«Se entiende por inteligencia emocional la habilidad para percibir, valorar y expresar las emociones adecuadamente y adaptativamente; la habilidad para comprender las emociones; el uso de los recursos emocionales; y la habilidad para regular las emociones en uno mismo y en los demás». (Mayer y Salovey, 1997).
En cierto modo, suena a reto, ¿verdad? Pues podemos aprender a educar y gestionar (que no es lo mismo que «controlar») nuestras emociones. Nuestro cuerpo emocional puede a veces volverse un monstruo que percibimos como incontrolable y por el que nos dejamos arrastrar. Es bien sabido que nuestros pensamientos y, por ende, las actitudes y conductas resultantes están coloreadas por nuestros estados de ánimo. Percibimos el tono hedónico (deseable o indeseable, bueno o malo, etc.) de los estímulos externos que nos llegan a través de un cristal coloreado del mismo tinte que nuestras emociones. Cuando estamos tristes, todo nos parece más gris y nos mostramos mucho más pesimistas; cuando estamos alegres, consideramos oportunidades y perspectivas que con otro estado de ánimo probablemente se nos hubiesen escapado. Nuestras emociones y afectos influyen en nuestra forma de razonar, de ver y percibir la vida y todo aquello que nos rodea. Por eso es tan importante que aprendamos a que estas colaboren con nosotros en lugar de dejarlas dirigir nuestro rumbo.
¿Os habéis planteado por qué personas que aparentemente lo tienen todo se sienten tremendamente frustradas e infelices constantemente y en cambio otras que al parecer no tienen nada son capaces de sonreir sin parar? Hace unos días vi en un canal de TV un programa sobre voluntariado. Me impresionó mucho en concreto ver a un pequeño en La India, que vivía en una auténtica chabola y recogía botellas de plástico de entre la montaña de basura que había junto a su hogar para poder venderlas después. No tendría más de 8 o 9 años. No paraba de sonreir y de saltar.
Las personas que tienen como base un estilo pesimista, suelen ser mucho menos flexibles en sus pensamientos que las personas positivas y, sin modificar ese filtro a través del cual lo ven todo, no encontrarán muchas oportunidades de cambio y desarrollo.
Dijo el Dr. Daniel Goleman (autor del libro «La Inteligencia Emocional»): «Las personas con habilidades emocionales bien desarrolladas tienen más probabilidades de sentirse satisfechas y ser eficaces en su vida, y de dominar los hábitos mentales que favorezcan su propia productividad; las personas que no pueden poner cierto orden en su vida emocional libran batallas interiores que sabotean su capacidad de concentrarse […] y pensar con claridad».
Es importante también saber que las emociones «se contagian». Influimos y contagiamos con nuestras emociones a todos y a todo lo que nos rodea, por lo que los beneficios de aprender a gestionar nuestras emociones no son únicamente propios, sino que tienen un alcance mucho mayor.
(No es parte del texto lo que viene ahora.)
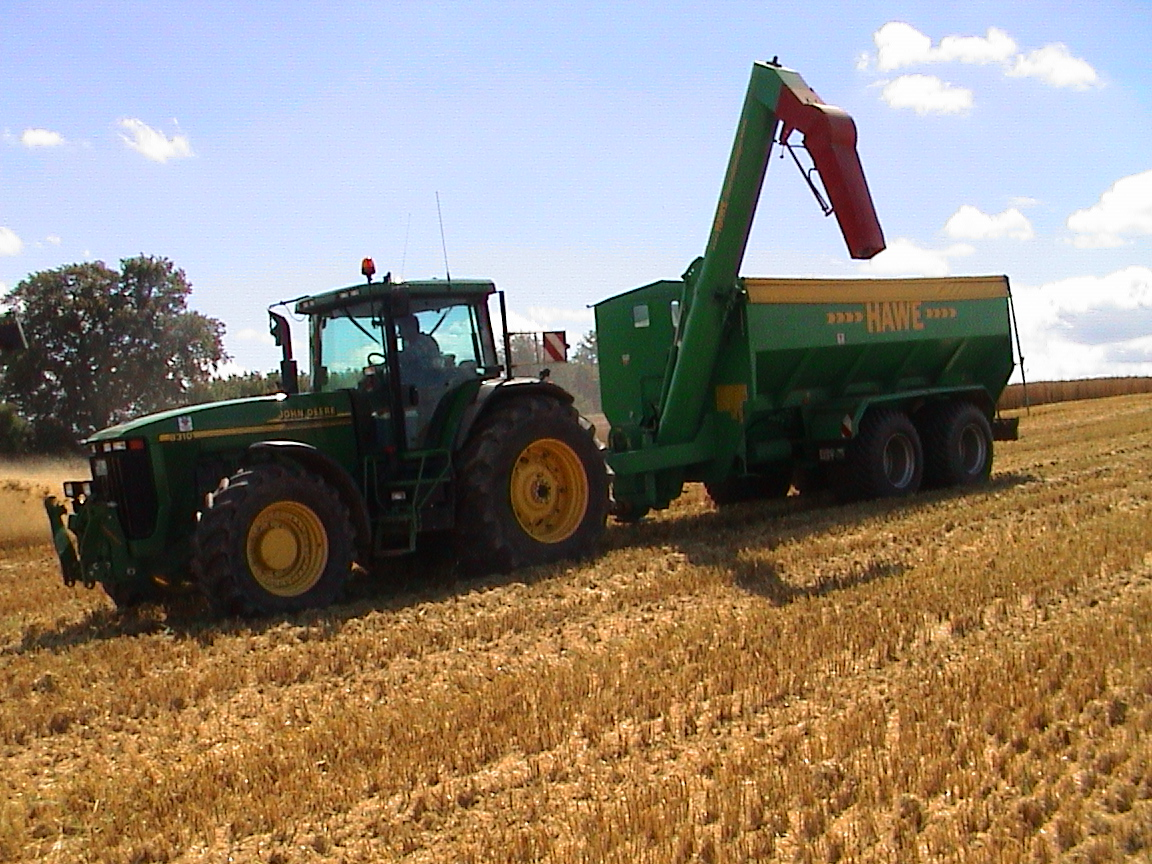 Traktor John Deere 8310 vor HAWE-Überladewagen mit Tandemfahrwerk und Saatgutrutsche (Abtankrohr)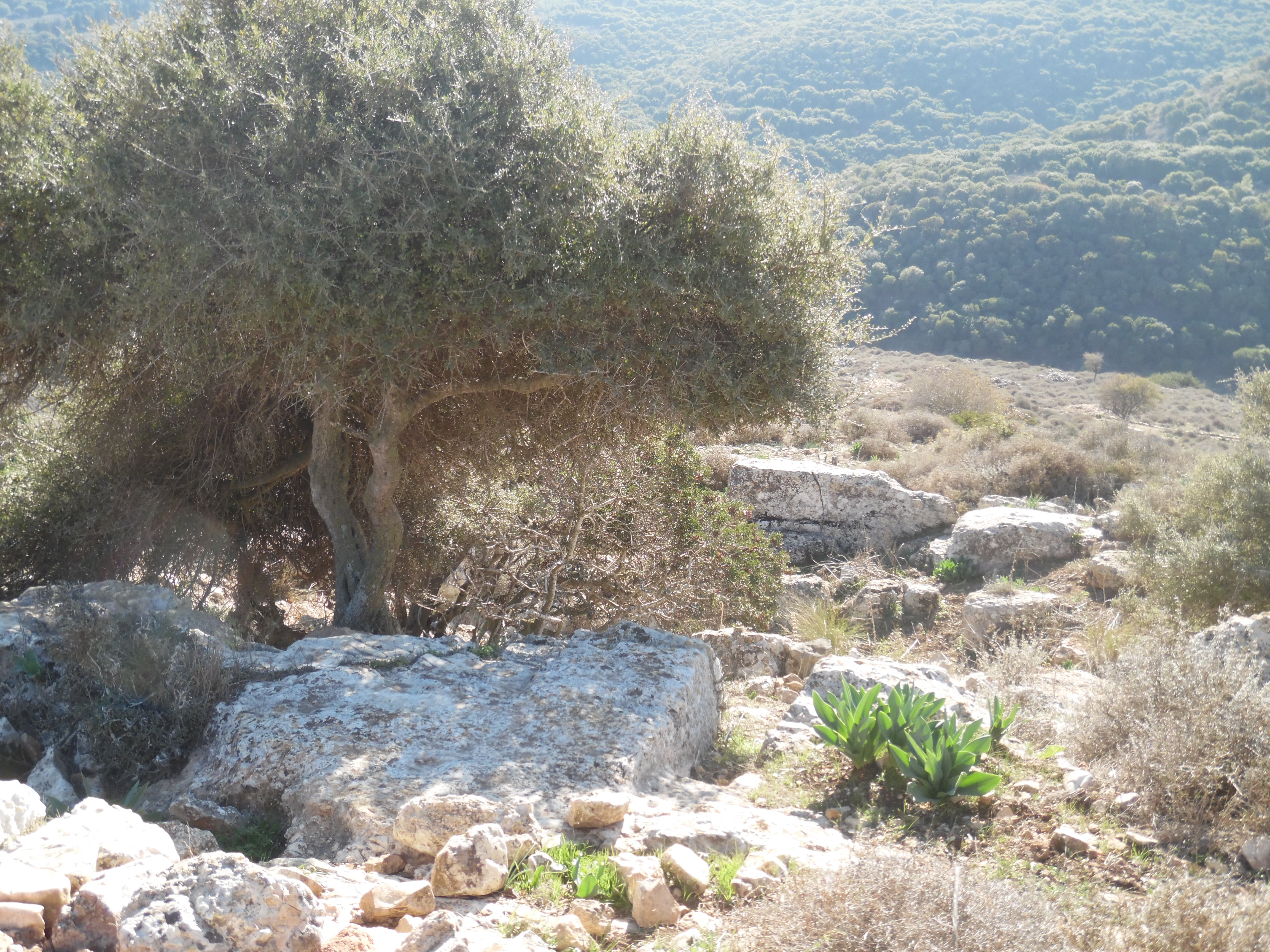 הר עצמון נוף טיפוסי

Estaríamos contribuyendo a construir un mundo mucho mejor.
Merece la pena intentarlo, ¿no? El primer paso es, obviamente, aprender a identificar nuestras emociones (Autoconciencia). Se trata de la base de la Inteligencia Emocional. Muchas veces ni siquiera podemos ponerle un nombre a lo que estamos sintiendo «¿es esto que siento ira, ansiedad, miedo?». Cuando uno aprende a identificar sus emociones y a observarlas sin juzgar empieza a ser consciente de sus pautas y de cómo estas le afectan en su vida diaria. Una gran ayuda para poder identificarlas es, sin duda, cómo las sentimos en el cuerpo. Nuestro cuerpo siempre nos ofrece unos patrones de cambio en respuesta a la emoción que estamos sintiendo; es su forma de expresarlo. Si estamos atentos a él también obtendremos información muy útil. Al cuerpo, tampoco solemos prestarle mucha atención a no ser que el aviso sea muy fuerte. Dediquémonos un tiempo a autoconocernos porque éste será el principio de todo un camino de evolución y desarrollo. Demos al menos estos pequeños pasos para empezar.
Raquel García García.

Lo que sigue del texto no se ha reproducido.